There’s no particular theme this time, just a collection of jottings from my notebook:

  • Blood pressure bloke: I was watching the boats at the harbour when an old man walked up to me and strapped a velcro band around my arm. I had a closer look and realised it was an electronic blood-pressure device so I waited for it to inflate, deflate and beep a few times (I was too surprised to do anything else). The man said something in Dhivehi that I guess meant I was OK, then continued his walk. I still have no idea who he was or why he was concerned for my health!
Peak hour in the boat harbour

Peak hour in the boat harbour

  • Harbour: Another afternoon, same place, watching boats: it was windy and a big tuna boat was on its fourth attempt to do a straight reverse park. Tempers were fraying between skipper and crew. Eventually they got one side of the stern moored and the skipper gunned the motor to swing the bow around. With a sound like a gunshot, the boat’s big steel mooring ring broke off. Ropes lashed about the deck, knocking a crewman over, and the ring bounced off a man beside me before flying across the street and hitting a motorbike (actually it would be difficult to fling something across this street without hitting a motorbike – there’s only about half a dozen cars on the island but many hundreds of 125cc Hondas). The guy who’d been hit had reason to believe his arm might be broken but when he complained, everyone on the boat pretended he wasn’t there. I no longer stand near boats that are mooring. I’ve also learnt not to stand behind men who are fishing – they use simple poles with a few metres of line tied to the end and barb-less hooks so when a fish bites they just flick it over their shoulder onto land – or into the face of a surprised bystander.

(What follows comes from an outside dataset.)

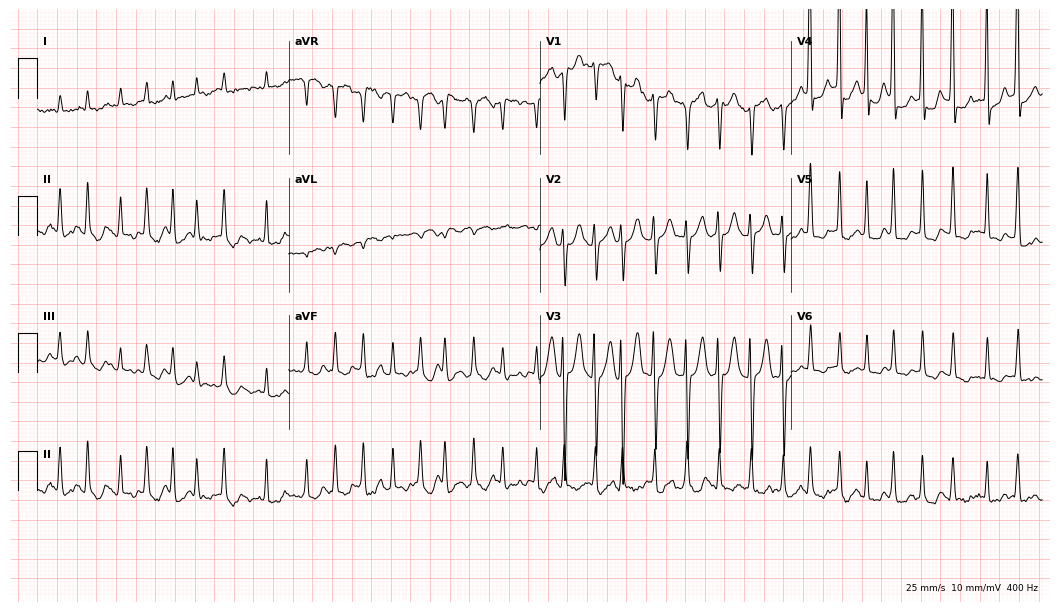
Standard 12-lead ECG recorded from an 84-year-old man (10.2-second recording at 400 Hz). The tracing shows atrial fibrillation.

  • Fuel #1: I took my regular late night stroll to the harbour to read in the breeze. Near my usual seat, a tanker-truck was pumping fuel into a tuna boat. The tank had the fuel company name painted in 20cm high letters and in 30cm letters it said “NO SMOKING”. The man working the pump was smoking. I kept walking – a little more briskly.

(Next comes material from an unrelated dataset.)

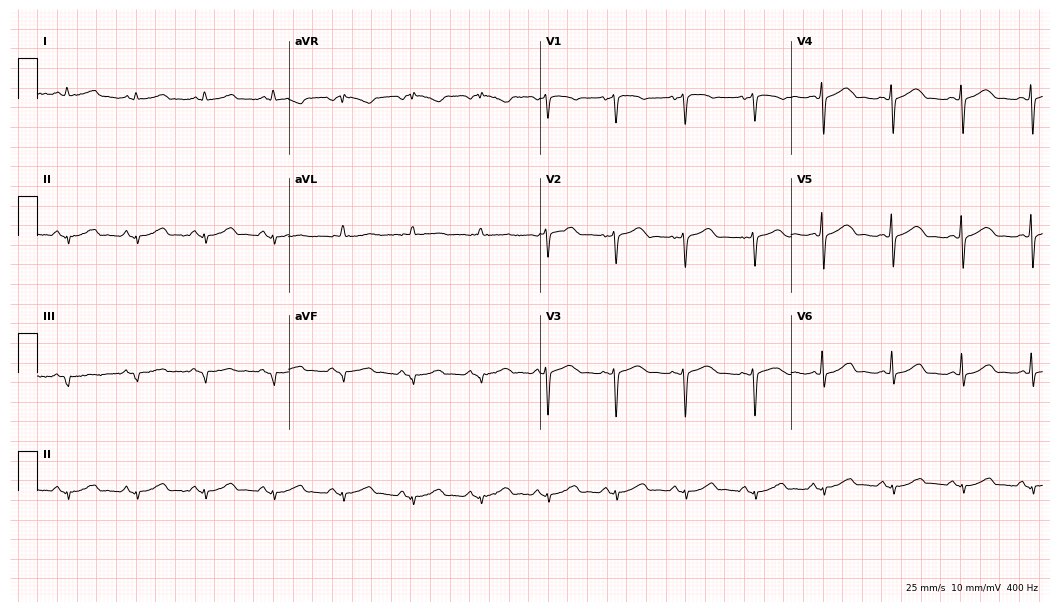
12-lead ECG from a female patient, 45 years old. Labelled as a normal ECG.

  • Fuel #2: Last week a local told me he couldn’t buy petrol for his motorbike because the fuel ship was late and the whole island was running out. A new teacher who arrived this week can’t use his stove because there are no gas bottles until the next boat comes. It makes me realise how fragile this community is when the only energy sources are imported fossil-fuels – diesel, petrol, bottled gas. Our electricity comes from diesel generators so if the fuel supply-chain fails everything shuts down, including all communication with the outside world…
  • Solar: On this island of endless summer I have seen just one solar cell – it recharges the battery on a small fishing boat (the one on the left in the photo above).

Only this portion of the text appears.